Как будто в подтверждение его мыслям, перед Эйдолоном оказались двое из его братьев, о чем-то увлеченно перешептывающихся. Лорд-командующий Архориан был будто весь соткан из бритвенно-острых граней и отточенного высокомерия. Шлем он зажал подмышкой, так что его шипы впивались сбоку в доспех. Лицо воина покрывали россыпи рубцов и порезов, красноречиво говорившие, что внутри броня была такой же, как и снаружи. Архориан сердито глянул на Эйдолона и вновь повернулся к своему собеседнику. Лорд-командующий Кирий оглянулся, показав бледное, практически бескровное лицо с острыми чертами, до боли похожее на лик примарха.

— А мы гадали, сумеешь ли ты сюда добраться, — сказал Архориан.

— И ты нас не разочаровал, как и всегда, — вставил Кирий. Обнажив длинный золотой меч, он все вертел его в руках, будто раздумывая, каким из множества способов оборвать вторую жизнь Эйдолона. — Я так и сказал Архориану, что рано или поздно ты объявишься. Никто из свидетелей великого ритуала нашего отца не собьется с пути.

— А я тебе сказал, — возразил тот, — что гордыня способна ввести в соблазн даже лучших из нас.

В ответ Эйдолон рассмеялся. Архориан ему никогда не нравился. Недалекое существо, метившее куда выше своих способностей. Эйдолон тоже ставил перед собой довольно амбициозные цели, но его случай отличался. Он мог их достичь.

Лорд-командующий склонился в поклоне, его суставы протестующе заскрипели. Боль заполнила все его существо, выдавив из горла приглушенный хрип. Воины с недоумением глядели, как он неуверенно разгибается.

— Ты льстишь мне, брат, — ответил Эйдолон, впившись в Кирия взглядом. — Истинное благословение иметь столь прозорливых соратников. Ты одарен дальновидностью самого Фулгрима, уверяю тебя.

Лицо Кирия растянулось в ухмылке, больше напоминавшей злобную гримасу, а Архориан даже не снизошел до реакции на столь явное оскорбление.

— Так зачем ты явился, Эйдолон? — рыкнул он в ответ. — Ты угодил примарху в немилость, либо же милость его настолько зависит от настроения, что между ними нет никакой разницы. Ты ведешь себя так, будто все тебе должны подчиняться, и оскорбляешь наше собрание своим… видом.

— Таким меня сделали примарх и Фабий, — кивнул Эйдолон с деланым простодушием. — Разве не ради подобных наслаждений мы и живем? — Вдруг он пошатнулся вперед, мышцы свело судорогой. До чего жалким, должно быть, выглядел Эйдолон со стороны, гордо выставляя свое состояние как дар. — Наш ушедший отец своим примером показал, что апофеоз — далеко не безболезненный процесс.
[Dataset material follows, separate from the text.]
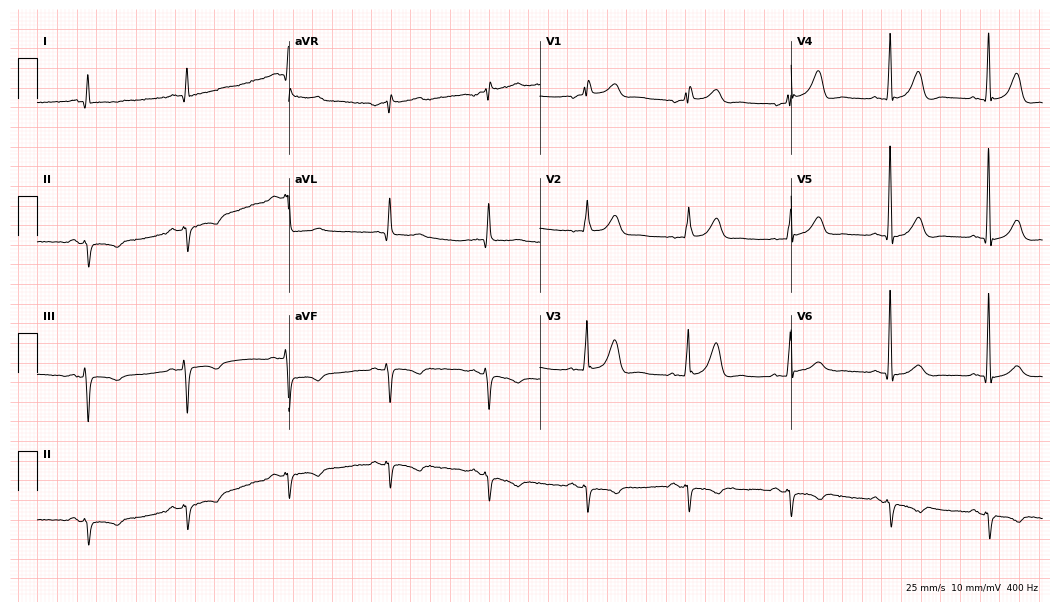
Standard 12-lead ECG recorded from an 83-year-old man. None of these six findings is recorded: first-degree AV block, right bundle branch block, left bundle branch block, sinus bradycardia, atrial fibrillation, sinus tachycardia. Other findings, if any, are not listed.

Всякое приобретение требует жертвы. Цена возвышению — боль, а уж в этом мы преуспели весьма, не так ли?

Кирий усмехнулся и, вложив меч в ножны, похлопал по рукояти. Архориан покачал головой и отвернулся. Эйдолон снова расплылся в улыбке.

«Пусть презирают. Пусть сомневаются. Пусть все до единого считают меня слабаком и калекой».

Ему вспомнился Ракомон. Теперь тот случай казался незначительным. Если не сказать ничтожным. Очередная печальная и лживая глава, вычеркнутая его рукой из истории легиона. И только. Способ исцелиться был уже в его руках, но Эйдолон позволил ему ускользнуть.

— Нам нужно принять то, кем мы стали. То, чем мы стали, — рассеянно сказал он и отвернулся от братьев. — Вот истинное совершенство.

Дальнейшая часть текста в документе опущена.